Employees were able to access their results through a secure electronic medical record portal or through a quick response code reader. In addition, all employees were contacted by phone to notify them of their test result. Employees with a positive or inconclusive result received a second phone call from a trained healthcare provider who asked questions regarding infection prevention practices and gathered data on whether any exposures occurred at work or in the community. Another follow-up call was made after 14 days to all positive employees to ascertain whether the employee required hospitalization due to COVID-19, what level of hospital acuity had been required, and to assess the duration of their leave before returning to work. Up to 3 telephone call attempts were made for each employee, followed by an e-mail.

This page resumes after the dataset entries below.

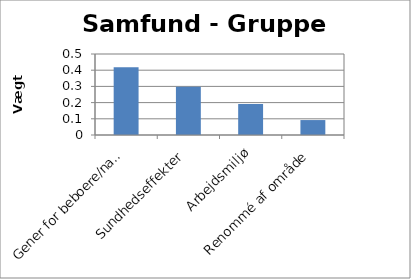
| Category | Vægt 1 |
|---|---|
| Gener for beboere/naboer | 0.418 |
| Sundhedseffekter | 0.299 |
| Arbejdsmiljø | 0.191 |
| Renommé af område | 0.092 |
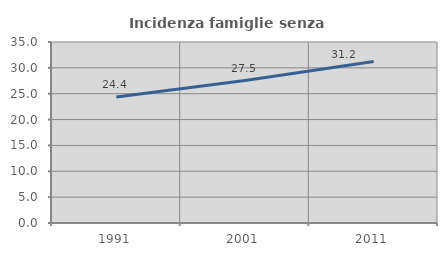
| Category | Incidenza famiglie senza nuclei |
|---|---|
| 1991.0 | 24.353 |
| 2001.0 | 27.534 |
| 2011.0 | 31.228 |
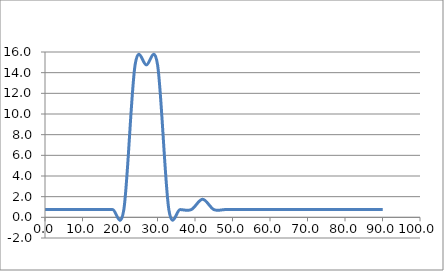
| Category | Elevation (in.) |
|---|---|
| 0.024 | 0.75 |
| 3.024 | 0.75 |
| 6.024 | 0.75 |
| 9.024000000000001 | 0.75 |
| 12.024000000000001 | 0.75 |
| 15.024000000000001 | 0.75 |
| 18.024 | 0.75 |
| 21.024 | 0.75 |
| 24.023999999999997 | 14.75 |
| 27.023999999999997 | 14.75 |
| 30.023999999999997 | 14.75 |
| 33.024 | 0.75 |
| 36.024 | 0.75 |
| 39.024 | 0.75 |
| 42.024 | 1.75 |
| 45.024 | 0.75 |
| 48.024 | 0.75 |
| 51.024 | 0.75 |
| 54.024 | 0.75 |
| 57.024 | 0.75 |
| 60.024 | 0.75 |
| 63.024 | 0.75 |
| 66.024 | 0.75 |
| 69.024 | 0.75 |
| 72.024 | 0.75 |
| 75.024 | 0.75 |
| 78.024 | 0.75 |
| 81.024 | 0.75 |
| 84.024 | 0.75 |
| 87.024 | 0.75 |
| 90.048 | 0.75 |
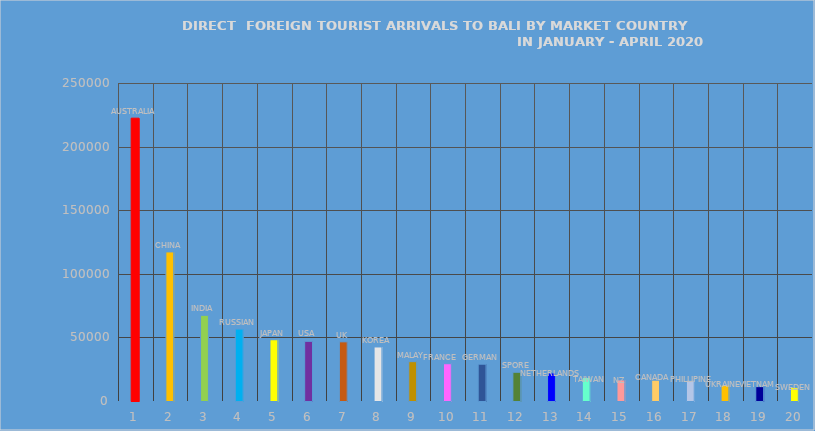
| Category | Series 0 |
|---|---|
| 0 | 222358 |
| 1 | 117202 |
| 2 | 67363 |
| 3 | 56563 |
| 4 | 48143 |
| 5 | 46924 |
| 6 | 46509 |
| 7 | 42487 |
| 8 | 30924 |
| 9 | 29301 |
| 10 | 28931 |
| 11 | 22600 |
| 12 | 22054 |
| 13 | 18491 |
| 14 | 16561 |
| 15 | 16365 |
| 16 | 16312 |
| 17 | 12527 |
| 18 | 11285 |
| 19 | 10700 |
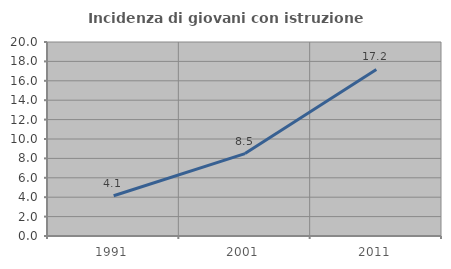
| Category | Incidenza di giovani con istruzione universitaria |
|---|---|
| 1991.0 | 4.145 |
| 2001.0 | 8.497 |
| 2011.0 | 17.167 |
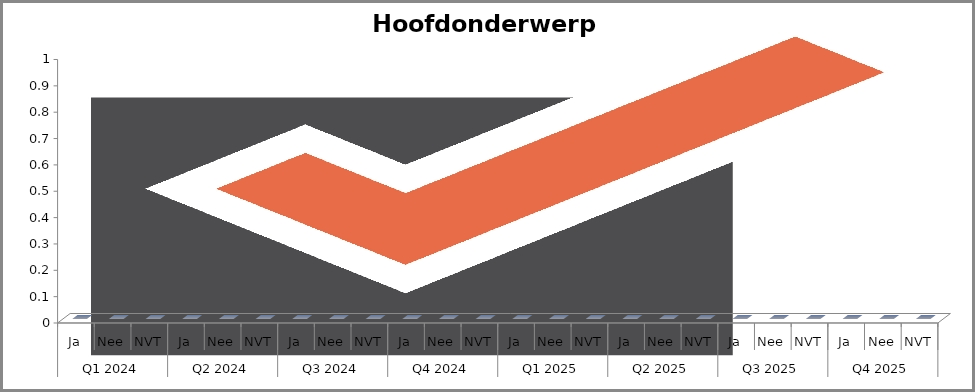
| Category | Hoofdonderwerp 1 |
|---|---|
| 0 | 0 |
| 1 | 0 |
| 2 | 0 |
| 3 | 0 |
| 4 | 0 |
| 5 | 0 |
| 6 | 0 |
| 7 | 0 |
| 8 | 0 |
| 9 | 0 |
| 10 | 0 |
| 11 | 0 |
| 12 | 0 |
| 13 | 0 |
| 14 | 0 |
| 15 | 0 |
| 16 | 0 |
| 17 | 0 |
| 18 | 0 |
| 19 | 0 |
| 20 | 0 |
| 21 | 0 |
| 22 | 0 |
| 23 | 0 |
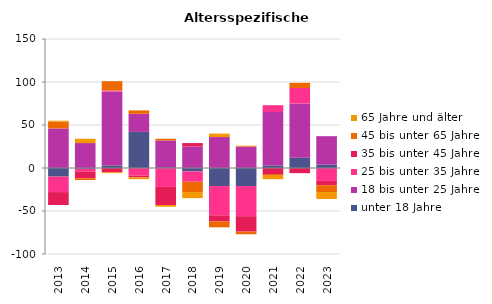
| Category | unter 18 Jahre | 18 bis unter 25 Jahre | 25 bis unter 35 Jahre | 35 bis unter 45 Jahre | 45 bis unter 65 Jahre | 65 Jahre und älter |
|---|---|---|---|---|---|---|
| 2013.0 | -10 | 46 | -18 | -15 | 8 | 1 |
| 2014.0 | -1 | 29 | -3 | -8 | -2 | 5 |
| 2015.0 | 3 | 86 | 1 | -5 | 11 | -1 |
| 2016.0 | 42 | 21 | -9 | -2 | 4 | -2 |
| 2017.0 | 1 | 31 | -22 | -21 | 2 | -2 |
| 2018.0 | -4 | 25 | -12 | 4 | -12 | -7 |
| 2019.0 | -21 | 36 | -34 | -7 | -7 | 4 |
| 2020.0 | -21 | 25 | -35 | -18 | -3 | 1 |
| 2021.0 | 3 | 62 | 8 | -7 | -2 | -4 |
| 2022.0 | 12 | 63 | 18 | -6 | 6 | 0 |
| 2023.0 | 4 | 33 | -15 | -5 | -8 | -8 |

Study Sample and Statistical Analyses

All symptomatic employees who self-initiated and completed testing from 12 March to 23 April were included in the analysis. Frontline HCWs were defined as those who answered “yes” to whether they had face-to-face contact with patients. The primary outcome of interest was the prevalence of SARS-CoV-2 infection among symptomatic employees seeking testing, examined across time in an epidemic curve, stratified by frontline HCWs vs nonfrontline employees, and with 95% confidence intervals (CIs) for these rates. At 1 campus, asymptomatic screening of exposed staff was performed as part of 3 specific outbreak investigations during which there was concern for ongoing staff-to-staff transmission on the unit. Asymptomatic staff tested in the context of these clusters were not included in the primary analysis, as much of this evaluation was performed on the hospital unit rather than in the employee testing center. A secondary analysis was performed to calculate the prevalence of infection with a 95% CI of all HCWs, including those who underwent asymptomatic testing, to help estimate the impact of these investigations on the overall employee burden of COVID-19.

For the summary of baseline characteristics, symptoms, and clinical conditions, continuous variables were displayed as median values with simple ranges. Categorical variables were summarized as counts of all patients or a subset of evaluated patients with percentages. The χ² test was used as appropriate for comparison of features between positive and negative cases on a selected rather than wholesale basis to reduce the risk of false discovery rate. The proportion hospitalized (and 95% CI) was calculated as the number of employees reporting hospitalization among all who tested positive and responded to post-testing assessment. All analyses were conducted using R version 3.6.3.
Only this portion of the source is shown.